Print every record exactly, but leave out the pictures.
==== INFORMATION SHOWN
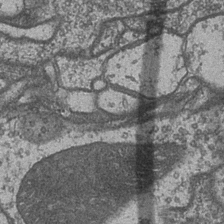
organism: Drosophila
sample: Optic medulla
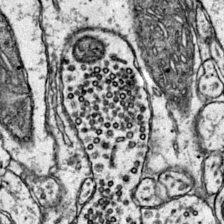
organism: Mouse
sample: Primary visual cortex
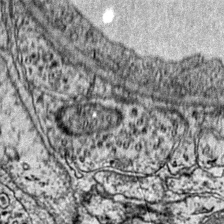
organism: Mouse
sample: Primary visual cortex
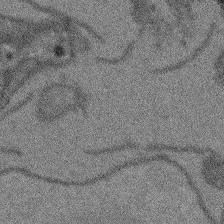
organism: Arabidopsis thaliana
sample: Root tip
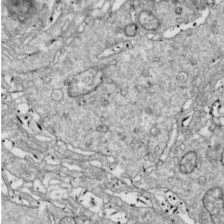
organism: Drosophila
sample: Cell division; meiosis; drosophila spermatocytes
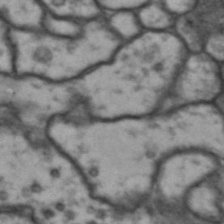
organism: Drosophila
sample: Brain
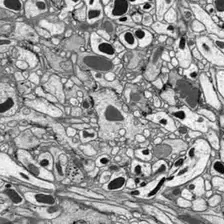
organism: Drosophila
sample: Optic lobe
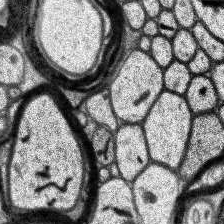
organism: Human
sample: Temporal Lobe
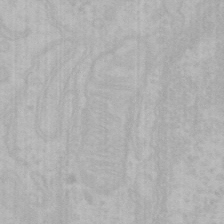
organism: Mouse
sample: Choroid plexus
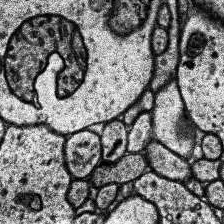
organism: Human
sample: Temporal Lobe
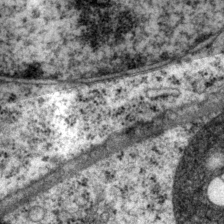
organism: P. pacificus
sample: Pharynx
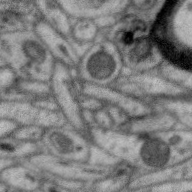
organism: Zebra finch
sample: Brain
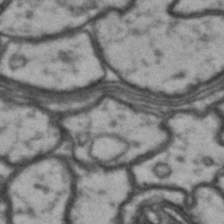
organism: Drosophila
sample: Brain
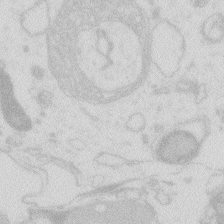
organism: Zebrafish
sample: Macrophage
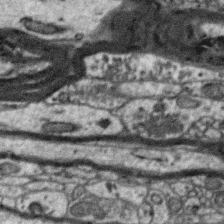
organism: Zebra finch
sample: Brain
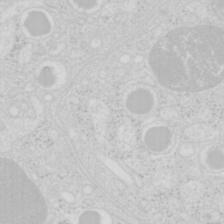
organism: Mouse
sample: Pancreas
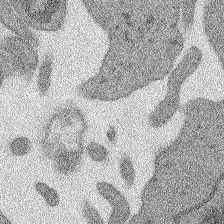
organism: Human
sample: HeLa cells
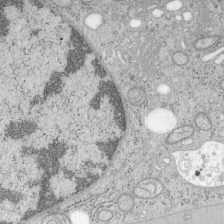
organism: Mouse
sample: OT-I killer T cells with ID8 ovarian cancer cells
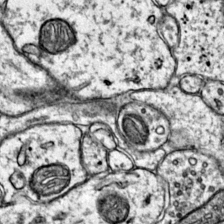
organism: Mouse
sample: Primary visual cortex
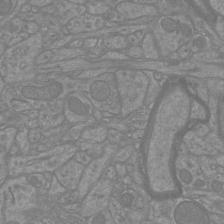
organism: Mouse
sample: Cortical neurons
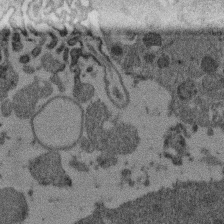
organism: Mouse
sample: Dividing mouse embryo 1 cell stage
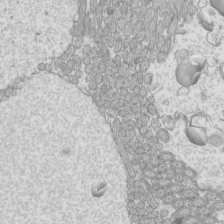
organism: Mouse
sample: Cilia; mouse epididymis
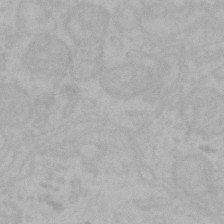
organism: Mouse
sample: Choroid plexus
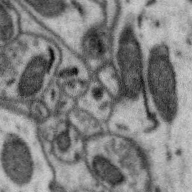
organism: Zebra finch
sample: Brain
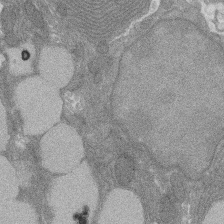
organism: Rat
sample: Salivary granule
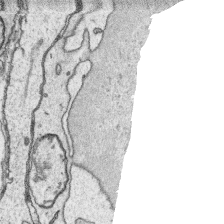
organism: Platynereis dumerilii
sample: Parapodia
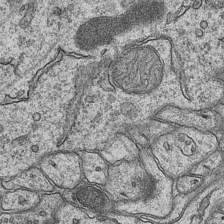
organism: Mouse
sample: CA1 Hippocampus
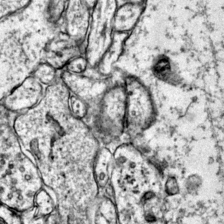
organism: Mouse
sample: Primary visual cortex
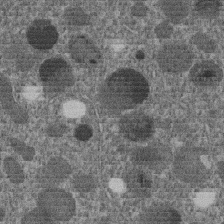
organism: C. elegans
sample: C. elegans embryo early stage
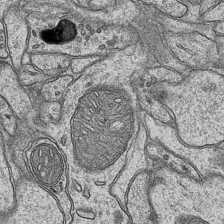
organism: Mouse
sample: CA1 Hippocampus
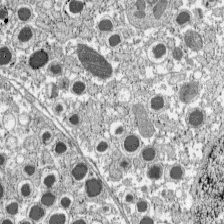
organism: C57BL Mouse
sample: Pancreatic islet
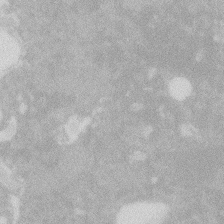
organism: Zebrafish
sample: Macrophage
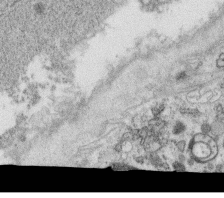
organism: C. elegans
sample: C. elegans oocyte; sperm cells
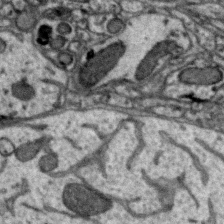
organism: Zebra finch
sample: Brain
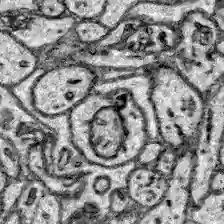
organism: Zebrafish
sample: Brain
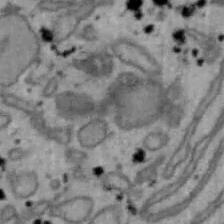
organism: Mouse
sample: Liver
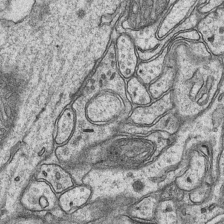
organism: Mouse
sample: CA1 Hippocampus
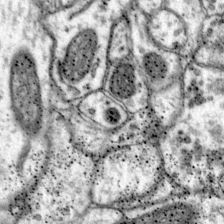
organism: Mouse
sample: Primary visual cortex
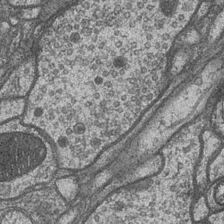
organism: Drosophila
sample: Optic medulla
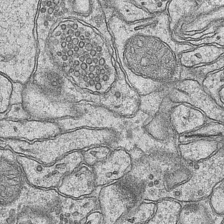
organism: Mouse
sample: CA1 Hippocampus
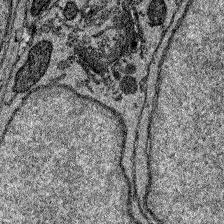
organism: Zebrafish
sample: Larval olfactory bulb
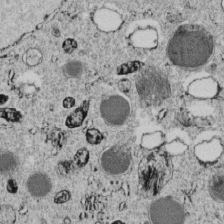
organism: C. elegans
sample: C. elegans embryo early stage
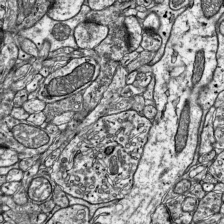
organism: Mouse
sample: Visual Cortex
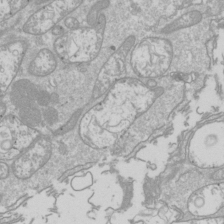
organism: Drosophila
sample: Cell division; meiosis; drosophila spermatocytes
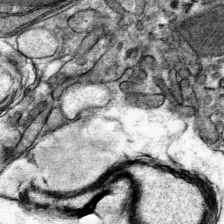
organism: Mouse
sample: Mouse hepatocytes
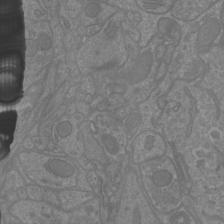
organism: Mouse
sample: Cortical neurons
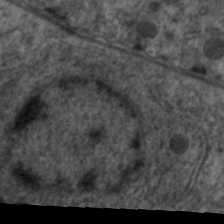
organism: C. elegans
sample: Pharynx
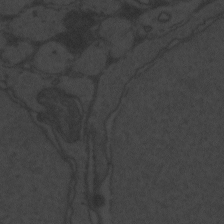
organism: Zebrafish
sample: Macrophage infected with Toxoplasma gondii
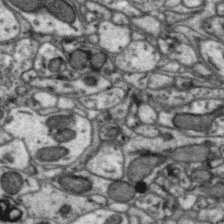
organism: Zebra finch
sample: Brain
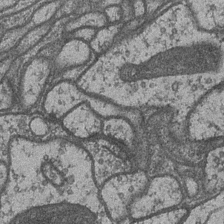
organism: Drosophila
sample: Optic medulla
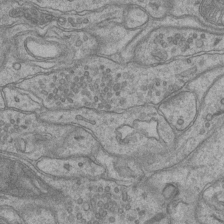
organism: Mouse
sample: CA1 Hippocampus
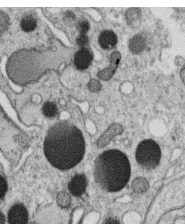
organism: C. elegans
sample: C. elegans oocyte; sperm cells
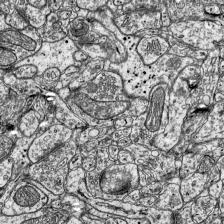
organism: Mouse
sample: Visual Cortex
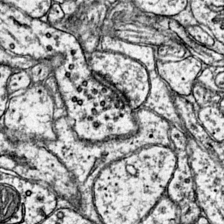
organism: Mouse
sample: Primary visual cortex
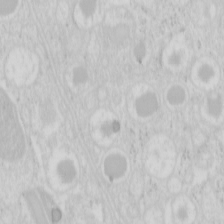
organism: Mouse
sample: Pancreas
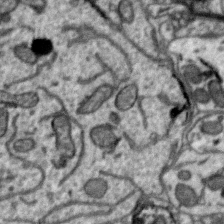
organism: Zebra finch
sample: Brain
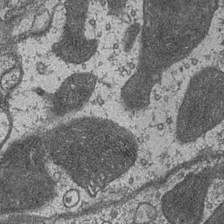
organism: Drosophila
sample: Optic medulla
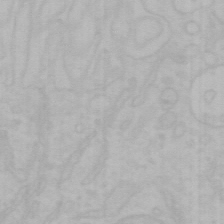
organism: Mouse
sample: Choroid plexus
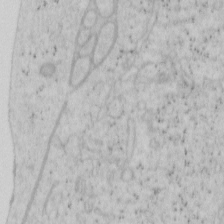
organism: Human
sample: HeLa cells
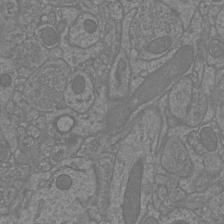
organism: Mouse
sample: Cortical neurons
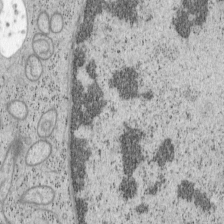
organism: Mouse
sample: OT-I killer T cells with ID8 ovarian cancer cells
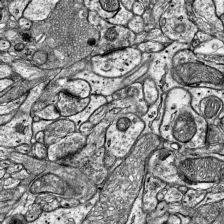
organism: Mouse
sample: Visual Cortex
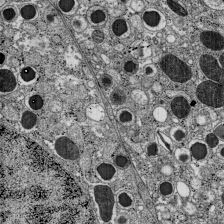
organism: C57BL Mouse
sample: Pancreatic islet
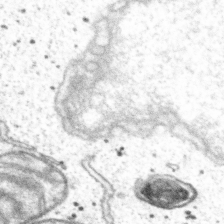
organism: Human
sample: HeLa cells
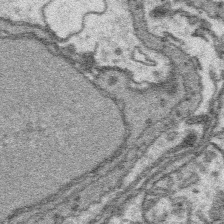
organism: Platynereis dumerilii
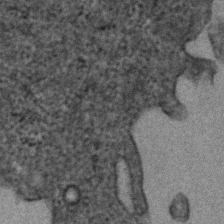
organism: Human
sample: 1205lu cells
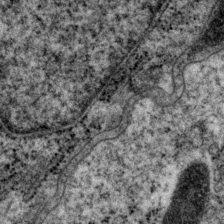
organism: P. pacificus
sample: Pharynx
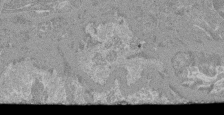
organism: Mouse
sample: Glomerulus
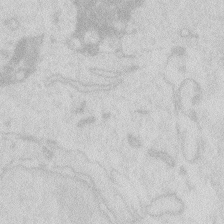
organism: Zebrafish
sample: Macrophage
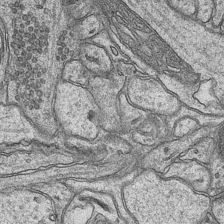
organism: Mouse
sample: CA1 Hippocampus
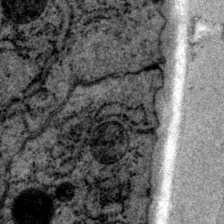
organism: P. pacificus
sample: Pharynx
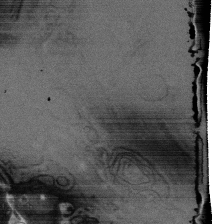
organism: Rat
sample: Salivary granule
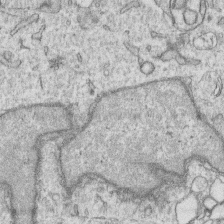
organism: Human
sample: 1205lu cells
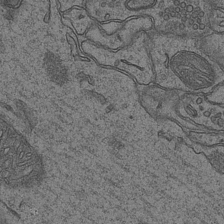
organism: Mouse
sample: CA1 Hippocampus
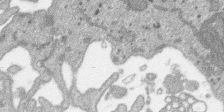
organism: Human
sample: Lung epithelial cells infected with SARS-CoV-2
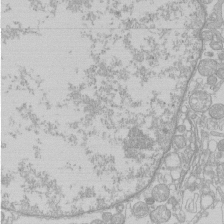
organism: Human
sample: Macrophage cells
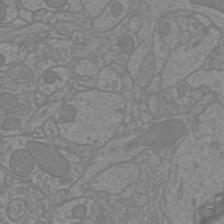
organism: Mouse
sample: Cortical neurons
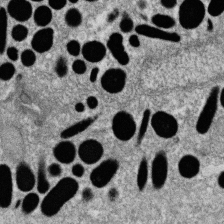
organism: Zebrafish
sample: Cilia; retinal pigment epithelium
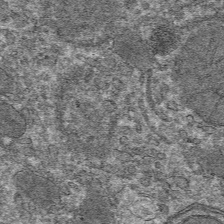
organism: Mouse
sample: Mouse hepatocytes
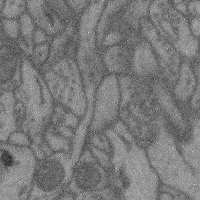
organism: Mouse
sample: Cerebral cortex
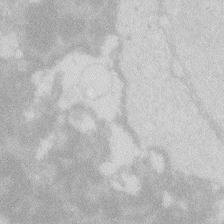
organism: Zebrafish
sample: Macrophage
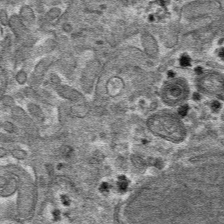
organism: Mouse
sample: Mouse hepatocytes
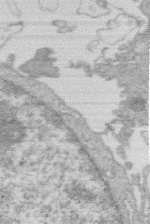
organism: Human
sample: Macrophage cells
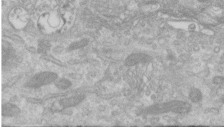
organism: Human
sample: Centriole in RPE cells
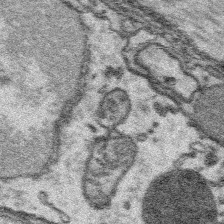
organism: Platynereis dumerilii
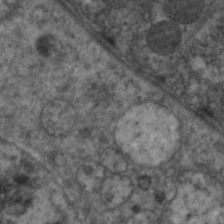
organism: C. elegans
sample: Pharynx
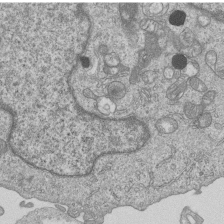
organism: Human
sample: MDA-MB-231 cells
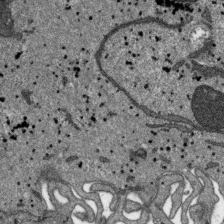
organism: Human
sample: Lung epithelial cells, uninfected (mock) control
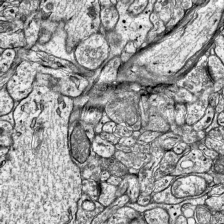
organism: Mouse
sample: Visual Cortex
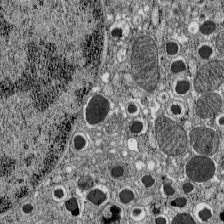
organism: C57BL Mouse
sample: Pancreatic islet
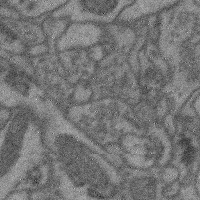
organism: Mouse
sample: Cerebral cortex
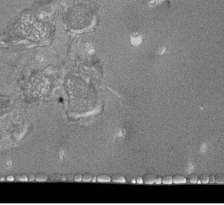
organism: Tetrahymena
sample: Cilia in tetrahymena
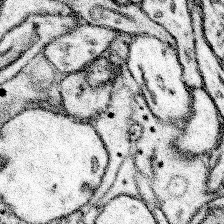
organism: Mouse
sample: Somatosensory cortex neuropil
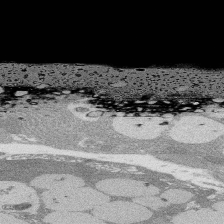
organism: Rat
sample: Salivary granule
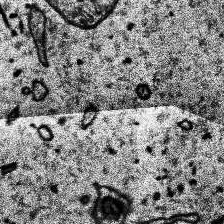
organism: Human
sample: Temporal Lobe
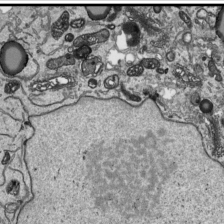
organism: Human
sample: Mitochondria in HCT116 cells
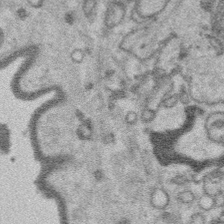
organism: Platynereis dumerilii
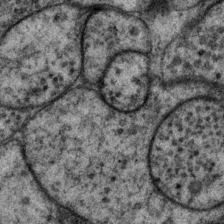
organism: P. pacificus
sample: Pharynx
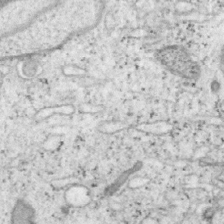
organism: Mouse
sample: OT-I killer T cells with ID8 ovarian cancer cells
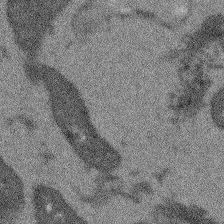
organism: Arabidopsis thaliana
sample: Root tip
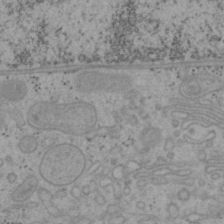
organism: Human
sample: HeLa cells
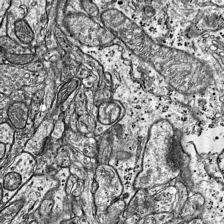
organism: Mouse
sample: Visual Cortex
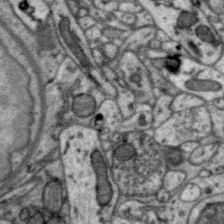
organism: Zebra finch
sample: Brain
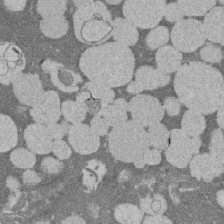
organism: Rat
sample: Salivary granule
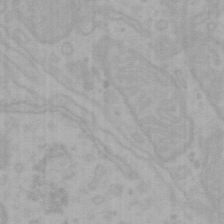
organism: Mouse
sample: Choroid plexus
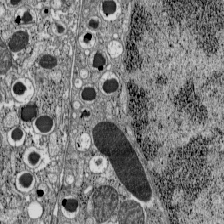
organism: C57BL Mouse
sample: Pancreatic islet
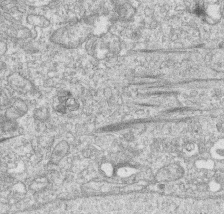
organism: Human
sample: HeLa cell HIV synapse
========
▸ OUTPUT FOR THIS EXERCISE
organism: Drosophila
sample: Optic medulla
organism: Mouse
sample: Primary visual cortex
organism: Mouse
sample: Primary visual cortex
organism: Arabidopsis thaliana
sample: Root tip
organism: Drosophila
sample: Cell division; meiosis; drosophila spermatocytes
organism: Drosophila
sample: Brain
organism: Drosophila
sample: Optic lobe
organism: Human
sample: Temporal Lobe
organism: Mouse
sample: Choroid plexus
organism: Human
sample: Temporal Lobe
organism: P. pacificus
sample: Pharynx
organism: Zebra finch
sample: Brain
organism: Drosophila
sample: Brain
organism: Zebrafish
sample: Macrophage
organism: Zebra finch
sample: Brain
organism: Mouse
sample: Pancreas
organism: Human
sample: HeLa cells
organism: Mouse
sample: OT-I killer T cells with ID8 ovarian cancer cells
organism: Mouse
sample: Primary visual cortex
organism: Mouse
sample: Cortical neurons
organism: Mouse
sample: Dividing mouse embryo 1 cell stage
organism: Mouse
sample: Cilia; mouse epididymis
organism: Mouse
sample: Choroid plexus
organism: Zebra finch
sample: Brain
organism: Rat
sample: Salivary granule
organism: Platynereis dumerilii
sample: Parapodia
organism: Mouse
sample: CA1 Hippocampus
organism: Mouse
sample: Primary visual cortex
organism: C. elegans
sample: C. elegans embryo early stage
organism: Mouse
sample: CA1 Hippocampus
organism: C57BL Mouse
sample: Pancreatic islet
organism: Zebrafish
sample: Macrophage
organism: C. elegans
sample: C. elegans oocyte; sperm cells
organism: Zebra finch
sample: Brain
organism: Zebrafish
sample: Brain
organism: Mouse
sample: Liver
organism: Mouse
sample: CA1 Hippocampus
organism: Mouse
sample: Primary visual cortex
organism: Drosophila
sample: Optic medulla
organism: Mouse
sample: CA1 Hippocampus
organism: Zebrafish
sample: Larval olfactory bulb
organism: C. elegans
sample: C. elegans embryo early stage
organism: Mouse
sample: Visual Cortex
organism: Drosophila
sample: Cell division; meiosis; drosophila spermatocytes
organism: Mouse
sample: Mouse hepatocytes
organism: Mouse
sample: Cortical neurons
organism: C. elegans
sample: Pharynx
organism: Zebrafish
sample: Macrophage infected with Toxoplasma gondii
organism: Zebra finch
sample: Brain
organism: Drosophila
sample: Optic medulla
organism: Mouse
sample: CA1 Hippocampus
organism: C. elegans
sample: C. elegans oocyte; sperm cells
organism: Mouse
sample: Visual Cortex
organism: Mouse
sample: Primary visual cortex
organism: Mouse
sample: Pancreas
organism: Zebra finch
sample: Brain
organism: Drosophila
sample: Optic medulla
organism: Mouse
sample: Choroid plexus
organism: Human
sample: HeLa cells
organism: Mouse
sample: Cortical neurons
organism: Mouse
sample: OT-I killer T cells with ID8 ovarian cancer cells
organism: Mouse
sample: Visual Cortex
organism: C57BL Mouse
sample: Pancreatic islet
organism: Human
sample: HeLa cells
organism: Platynereis dumerilii
organism: Human
sample: 1205lu cells
organism: P. pacificus
sample: Pharynx
organism: Mouse
sample: Glomerulus
organism: Zebrafish
sample: Macrophage
organism: Mouse
sample: CA1 Hippocampus
organism: P. pacificus
sample: Pharynx
organism: Rat
sample: Salivary granule
organism: Human
sample: 1205lu cells
organism: Mouse
sample: CA1 Hippocampus
organism: Human
sample: Lung epithelial cells infected with SARS-CoV-2
organism: Human
sample: Macrophage cells
organism: Mouse
sample: Cortical neurons
organism: Zebrafish
sample: Cilia; retinal pigment epithelium
organism: Mouse
sample: Mouse hepatocytes
organism: Mouse
sample: Cerebral cortex
organism: Zebrafish
sample: Macrophage
organism: Mouse
sample: Mouse hepatocytes
organism: Human
sample: Macrophage cells
organism: Human
sample: Centriole in RPE cells
organism: Platynereis dumerilii
organism: C. elegans
sample: Pharynx
organism: Human
sample: MDA-MB-231 cells
organism: Human
sample: Lung epithelial cells, uninfected (mock) control
organism: Mouse
sample: Visual Cortex
organism: C57BL Mouse
sample: Pancreatic islet
organism: Mouse
sample: Cerebral cortex
organism: Tetrahymena
sample: Cilia in tetrahymena
organism: Mouse
sample: Somatosensory cortex neuropil
organism: Rat
sample: Salivary granule
organism: Human
sample: Temporal Lobe
organism: Human
sample: Mitochondria in HCT116 cells
organism: Platynereis dumerilii
organism: P. pacificus
sample: Pharynx
organism: Mouse
sample: OT-I killer T cells with ID8 ovarian cancer cells
organism: Arabidopsis thaliana
sample: Root tip
organism: Human
sample: HeLa cells
organism: Mouse
sample: Visual Cortex
organism: Zebra finch
sample: Brain
organism: Rat
sample: Salivary granule
organism: Mouse
sample: Choroid plexus
organism: C57BL Mouse
sample: Pancreatic islet
organism: Human
sample: HeLa cell HIV synapse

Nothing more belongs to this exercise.